▶ **Requirement**
Print, please, exactly the lines from the one with "0.006 | 0.025 |" through the final line of the data below, with both ends included and the pictures left out.

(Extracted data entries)
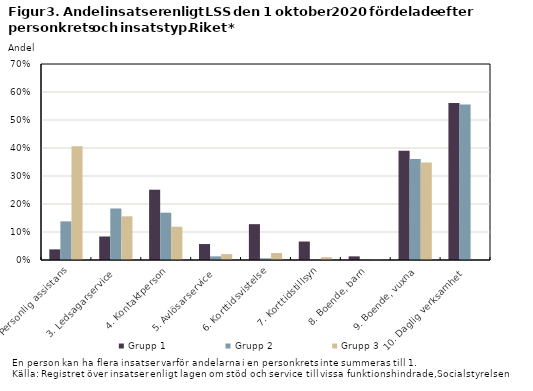
| Category | Grupp 1 | Grupp 2 | Grupp 3 |
|---|---|---|---|
| 2. Personlig assistans | 0.038 | 0.138 | 0.406 |
| 3. Ledsagarservice | 0.084 | 0.184 | 0.156 |
| 4. Kontaktperson | 0.251 | 0.169 | 0.119 |
| 5. Avlösarservice | 0.057 | 0.013 | 0.021 |
| 6. Korttidsvistelse | 0.128 | 0.006 | 0.025 |
| 7. Korttidstillsyn | 0.066 | 0 | 0.01 |
| 8. Boende, barn | 0.013 | 0 | 0.001 |
| 9. Boende, vuxna | 0.39 | 0.361 | 0.348 |
| 10. Daglig verksamhet | 0.561 | 0.555 | 0 |
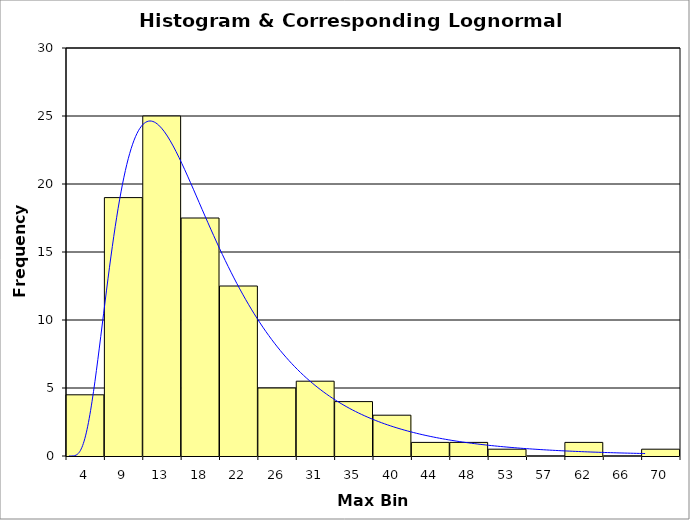
| Category | Series 0 | Series 1 | HistBars |
|---|---|---|---|
| 4.0 |  |  | 4.5 |
| 9.0 |  |  | 19 |
| 13.0 |  |  | 25 |
| 18.0 |  |  | 17.5 |
| 22.0 |  |  | 12.5 |
| 26.0 |  |  | 5 |
| 31.0 |  |  | 5.5 |
| 35.0 |  |  | 4 |
| 40.0 |  |  | 3 |
| 44.0 |  |  | 1 |
| 48.0 |  |  | 1 |
| 53.0 |  |  | 0.5 |
| 57.0 |  |  | 0 |
| 62.0 |  |  | 1 |
| 66.0 |  |  | 0 |
| 70.0 |  |  | 0.5 |
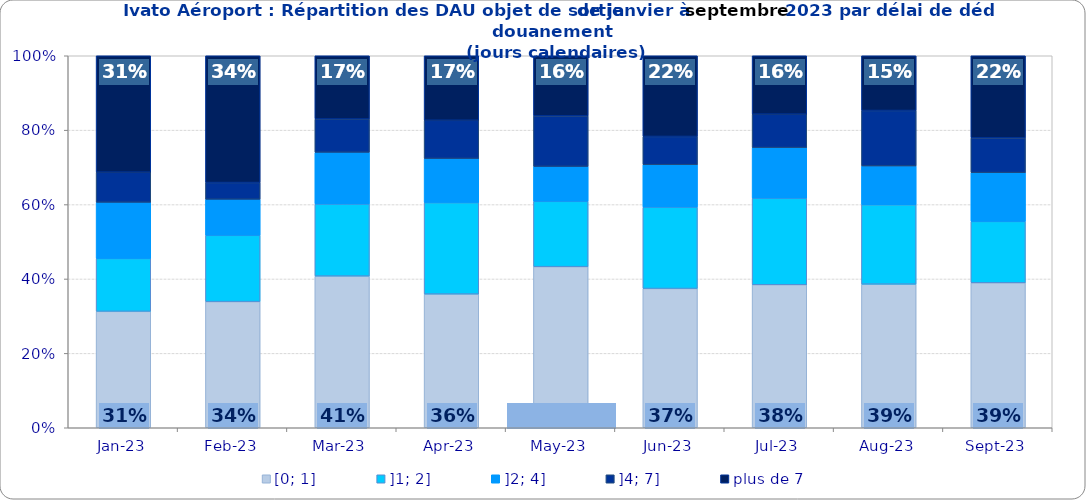
| Category | [0; 1] | ]1; 2] | ]2; 4] | ]4; 7] | plus de 7 |
|---|---|---|---|---|---|
| 2023-01-01 | 0.313 | 0.142 | 0.151 | 0.081 | 0.313 |
| 2023-02-01 | 0.339 | 0.178 | 0.097 | 0.045 | 0.341 |
| 2023-03-01 | 0.408 | 0.194 | 0.139 | 0.09 | 0.17 |
| 2023-04-01 | 0.359 | 0.246 | 0.119 | 0.103 | 0.173 |
| 2023-05-01 | 0.433 | 0.176 | 0.094 | 0.136 | 0.162 |
| 2023-06-01 | 0.374 | 0.219 | 0.114 | 0.076 | 0.217 |
| 2023-07-01 | 0.384 | 0.233 | 0.136 | 0.09 | 0.157 |
| 2023-08-01 | 0.386 | 0.214 | 0.104 | 0.149 | 0.147 |
| 2023-09-01 | 0.39 | 0.165 | 0.131 | 0.093 | 0.221 |
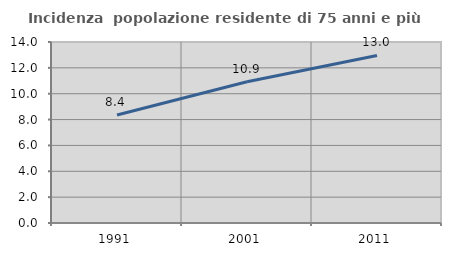
| Category | Incidenza  popolazione residente di 75 anni e più |
|---|---|
| 1991.0 | 8.355 |
| 2001.0 | 10.921 |
| 2011.0 | 12.959 |

▶ **Task answer**
| 6. Korttidsvistelse | 0.128 | 0.006 | 0.025 |
| 7. Korttidstillsyn | 0.066 | 0 | 0.01 |
| 8. Boende, barn | 0.013 | 0 | 0.001 |
| 9. Boende, vuxna | 0.39 | 0.361 | 0.348 |
| 10. Daglig verksamhet | 0.561 | 0.555 | 0 |
| Category | Series 0 | Series 1 | HistBars |
|---|---|---|---|
| 4.0 |  |  | 4.5 |
| 9.0 |  |  | 19 |
| 13.0 |  |  | 25 |
| 18.0 |  |  | 17.5 |
| 22.0 |  |  | 12.5 |
| 26.0 |  |  | 5 |
| 31.0 |  |  | 5.5 |
| 35.0 |  |  | 4 |
| 40.0 |  |  | 3 |
| 44.0 |  |  | 1 |
| 48.0 |  |  | 1 |
| 53.0 |  |  | 0.5 |
| 57.0 |  |  | 0 |
| 62.0 |  |  | 1 |
| 66.0 |  |  | 0 |
| 70.0 |  |  | 0.5 |
| Category | [0; 1] | ]1; 2] | ]2; 4] | ]4; 7] | plus de 7 |
|---|---|---|---|---|---|
| 2023-01-01 | 0.313 | 0.142 | 0.151 | 0.081 | 0.313 |
| 2023-02-01 | 0.339 | 0.178 | 0.097 | 0.045 | 0.341 |
| 2023-03-01 | 0.408 | 0.194 | 0.139 | 0.09 | 0.17 |
| 2023-04-01 | 0.359 | 0.246 | 0.119 | 0.103 | 0.173 |
| 2023-05-01 | 0.433 | 0.176 | 0.094 | 0.136 | 0.162 |
| 2023-06-01 | 0.374 | 0.219 | 0.114 | 0.076 | 0.217 |
| 2023-07-01 | 0.384 | 0.233 | 0.136 | 0.09 | 0.157 |
| 2023-08-01 | 0.386 | 0.214 | 0.104 | 0.149 | 0.147 |
| 2023-09-01 | 0.39 | 0.165 | 0.131 | 0.093 | 0.221 |
| Category | Incidenza  popolazione residente di 75 anni e più |
|---|---|
| 1991.0 | 8.355 |
| 2001.0 | 10.921 |
| 2011.0 | 12.959 |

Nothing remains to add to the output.